¡Vampiro!
De Gonzalo Hernández Viciana
Mientras corro por el desierto,
intentando huir de una muerte inminente, repaso en mi mente los
hechos que me han conducido hasta este momento. No me queda mucho
tiempo, porque la oscuridad se desvanece por momentos, y siento que a
mi espalda el sol está a punto de salir. Todo empezó anoche, en el
bar de carretera de mala muerte donde había quedado con el ruso. ¿O
era rumano? Qué más da, está muerto. El caso es que para ser un
tugurio había mucha gente, y muchas tías buenas, aunque supongo que
eran profesionales de la noche. El sitio estaba muy oscuro, con las
luces parpadeantes esas que no sé porqué le gustan a la gente si
dan dolor de cabeza. El ruso estaba en la barra, sin hacer caso de
las chicas.

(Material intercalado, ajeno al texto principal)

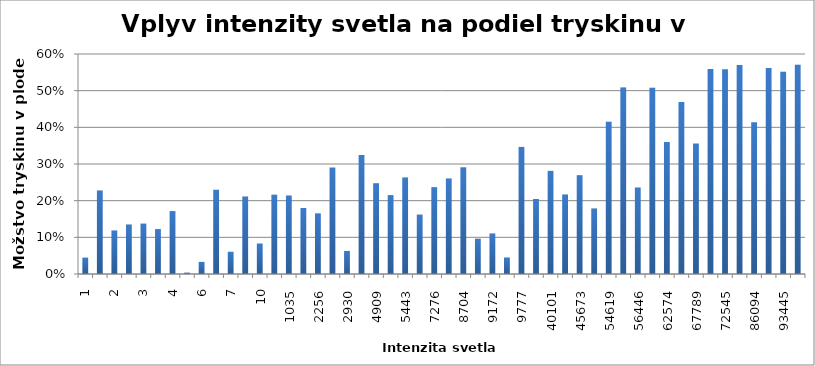
| Category | Series 0 |
|---|---|
| 1.03 | 0.045 |
| 1.48 | 0.228 |
| 2.32 | 0.119 |
| 2.75 | 0.135 |
| 3.27 | 0.137 |
| 3.79 | 0.123 |
| 3.98 | 0.172 |
| 5.45 | 0.004 |
| 5.56 | 0.033 |
| 5.61 | 0.23 |
| 7.47 | 0.061 |
| 7.48 | 0.211 |
| 9.87 | 0.083 |
| 425.73 | 0.216 |
| 1034.98 | 0.214 |
| 2159.51 | 0.18 |
| 2256.07 | 0.165 |
| 2769.72 | 0.29 |
| 2930.14 | 0.063 |
| 3719.09 | 0.325 |
| 4908.82 | 0.248 |
| 5200.64 | 0.215 |
| 5442.85 | 0.263 |
| 5950.71 | 0.162 |
| 7275.96 | 0.237 |
| 8236.12 | 0.261 |
| 8703.93 | 0.291 |
| 8775.52 | 0.096 |
| 9171.91 | 0.111 |
| 9308.81 | 0.045 |
| 9777.02 | 0.347 |
| 37994.33 | 0.205 |
| 40100.93 | 0.281 |
| 43926.26 | 0.217 |
| 45672.74 | 0.27 |
| 46493.14 | 0.179 |
| 54619.47 | 0.415 |
| 55000.16 | 0.509 |
| 56446.1 | 0.236 |
| 60700.63 | 0.508 |
| 62573.53 | 0.36 |
| 65945.01 | 0.469 |
| 67788.6 | 0.356 |
| 69497.02 | 0.559 |
| 72545.2 | 0.559 |
| 74827.3 | 0.57 |
| 86094.31 | 0.414 |
| 86450.5 | 0.562 |
| 93444.87 | 0.551 |
| 99361.41 | 0.571 |
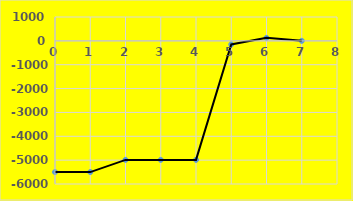
| Category | Series 0 |
|---|---|
| 0.0 | -5500 |
| 1.0 | -5500 |
| 2.0 | -4989.091 |
| 3.0 | -4989.091 |
| 4.0 | -4989.091 |
| 5.0 | -150.568 |
| 6.0 | 125 |
| 7.0 | 0 |

Me presenté, y me miró de arriba abajo, como si no se
pudiera creer que yo pudiera hacer chanchullos de drogas. Será
porque siempre voy bien vestido, con un traje que vale más que lo
que gana la gente en un mes, o por mi cara de niño bueno. Le dije
que si lo hacíamos entonces o esperábamos al día siguiente. Me
dijo que tenía que ser esa noche, que no le gustaba la luz del sol.
Un animal nocturno, como yo. Pagó su copa y salimos fuera. El muy
imbécil quería hacer el intercambio allí mismo. Le dije que no,
podía vernos alguien. Así que nos subimos en mi Mercedes SLK y nos
alejamos varios kilómetros.
Al salir de la carretera empezaron
mis problemas. Llevaba apenas cinco metros cuando sonó una
explosión. La rueda delantera derecha se había pinchado. Una rama
de un árbol la había perforado. Lo curioso es que no había ningún
árbol. Estábamos en medio del desierto. No había nada más que
tierra y arena. El tipo me preguntó si tenía una rueda de repuesto.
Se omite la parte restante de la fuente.